• [Extracted data]:
###

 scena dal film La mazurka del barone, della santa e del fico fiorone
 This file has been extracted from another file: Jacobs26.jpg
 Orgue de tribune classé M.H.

###

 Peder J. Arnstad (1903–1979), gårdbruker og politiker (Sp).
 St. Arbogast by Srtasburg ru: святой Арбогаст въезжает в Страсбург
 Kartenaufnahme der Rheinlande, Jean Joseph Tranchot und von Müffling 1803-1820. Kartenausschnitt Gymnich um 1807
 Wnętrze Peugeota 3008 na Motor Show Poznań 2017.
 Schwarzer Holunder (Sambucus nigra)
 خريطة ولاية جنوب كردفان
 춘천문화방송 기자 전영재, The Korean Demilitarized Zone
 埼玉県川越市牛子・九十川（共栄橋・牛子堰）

###

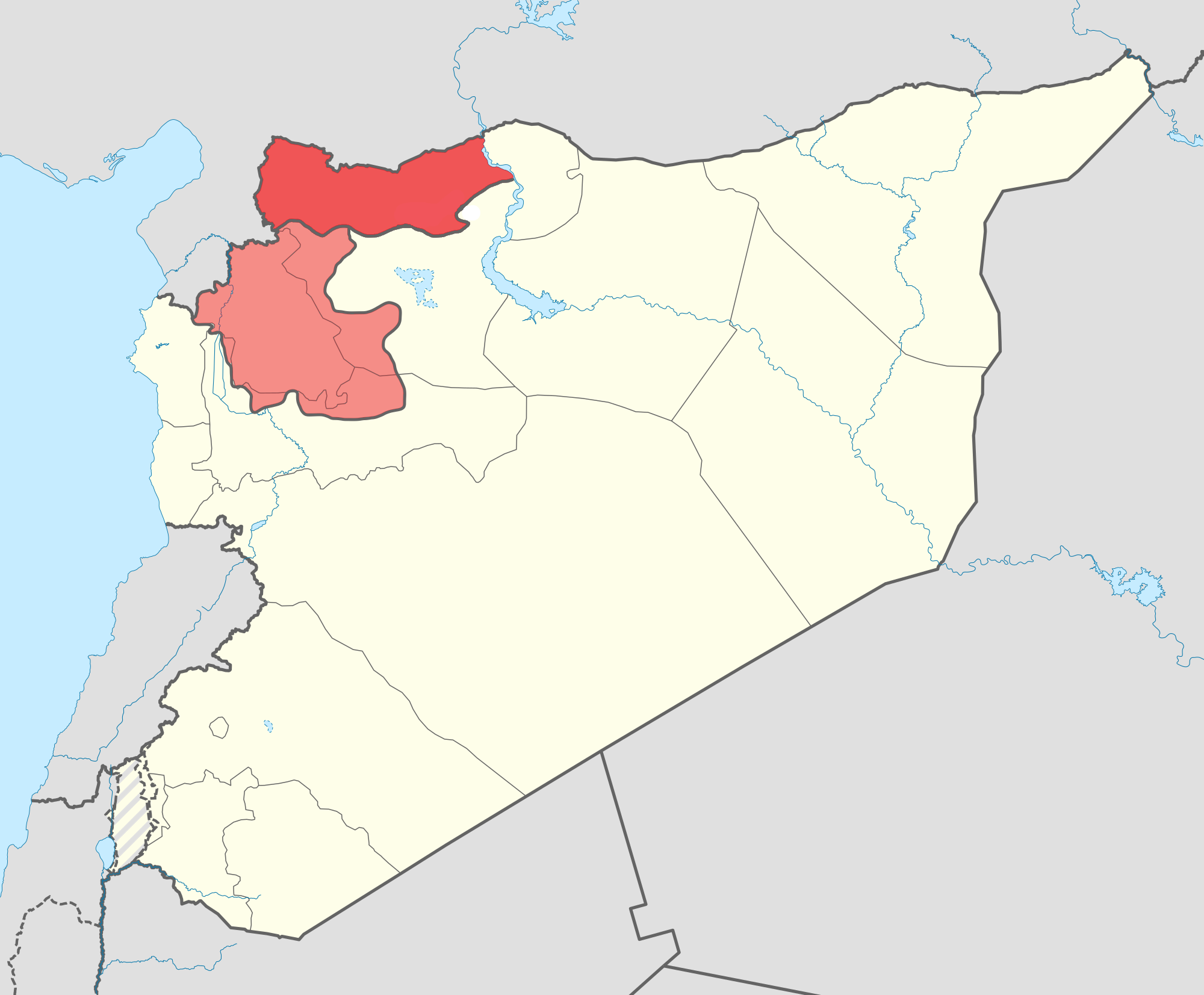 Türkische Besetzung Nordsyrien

###

• [Task statement]: In the entries above, find the line with "Wnętrze Peugeota 3008" and the line with "埼玉県川越市牛子・九十川（共栄橋・牛子堰）", then set down exactly those two and every line between them, nothing else.

• [Result]:
 Wnętrze Peugeota 3008 na Motor Show Poznań 2017.
 Schwarzer Holunder (Sambucus nigra)
 خريطة ولاية جنوب كردفان
 춘천문화방송 기자 전영재, The Korean Demilitarized Zone
 埼玉県川越市牛子・九十川（共栄橋・牛子堰）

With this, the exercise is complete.